DOI=10.3389/fcvm.2023.1113886

ISSN=2297-055X

ABSTRACT=We present a 55-year-old man with chest tightness and dyspnea after activity lasting for 2 months diagnosed as single coronary artery (SCA) presenting dilated cardiomyopathy with the c.1858C>T mutation in the SCN5A gene. The computed tomography coronary angiogram (CTCA) showed congenital absence of the right coronary artery (RCA) and the right heart was nourished by the left coronary artery branch with no apparent stenosis. Transthoracic echocardiography (TTE) revealed enlargement of the left heart and cardiomyopathy. Cardiac magnetic resonance imaging (CMR) presented that dilated cardiomyopathy (DCM) was considered.
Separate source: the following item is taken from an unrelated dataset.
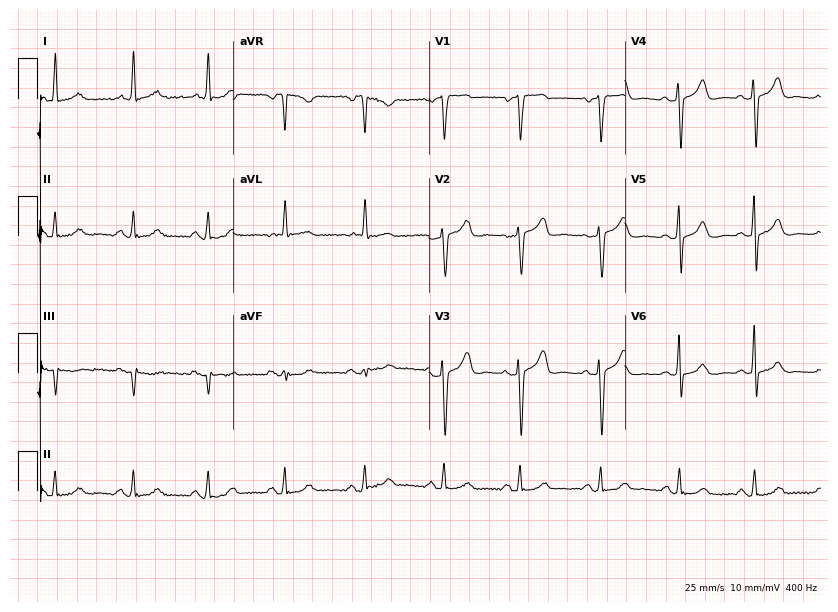
12-lead ECG from a 60-year-old female. No first-degree AV block, right bundle branch block, left bundle branch block, sinus bradycardia, atrial fibrillation or sinus tachycardia recorded for this tracing. Findings outside these six are not listed.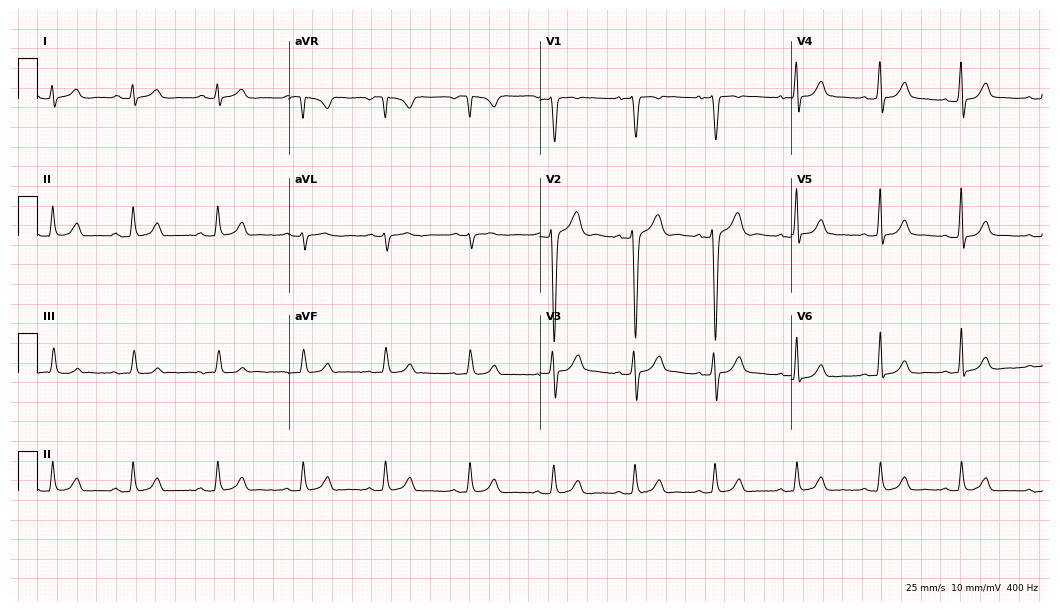
12-lead ECG from a male patient, 29 years old (10.2-second recording at 400 Hz). Recorded interpretation: within normal limits.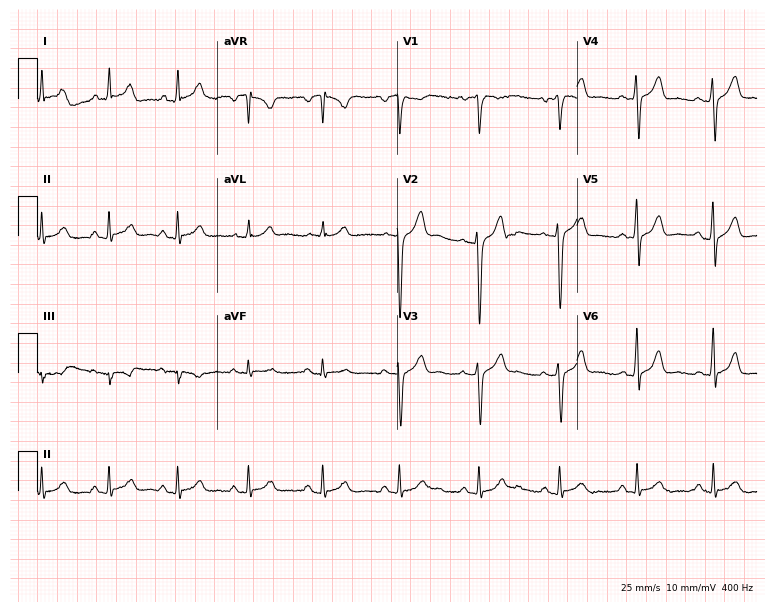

Genetic testing displayed that c.1858C>T variant of the SCN5A gene could lead to Brugada syndrome and DCM. SCA is a rare congenital anomaly of the coronary anatomy and the case we reported as SCA accompanied with DCM is even rarer. We present a rare case of a 55-year-old man with dilated cardiomyopathy with the: c.1858C>T(p.Arg620Cys)/ c.1008G>A(p.(Pro336=) variant of the SCN5A gene, congenital absence of the right coronary artery, and the c.990_993delAACA(p.Asp332Valfs*5) variant of the APOA5 gene. To our knowledge, this is the first report of DCM combined with SCN5A gene mutation in SCA after searching Pubmed, CNKI and Wanfang databases. The most important finding is that we speculate that SCN5A gene variant maybe the cause of the absence of the right coronary artery present dilated cardiomyopathy in this patient.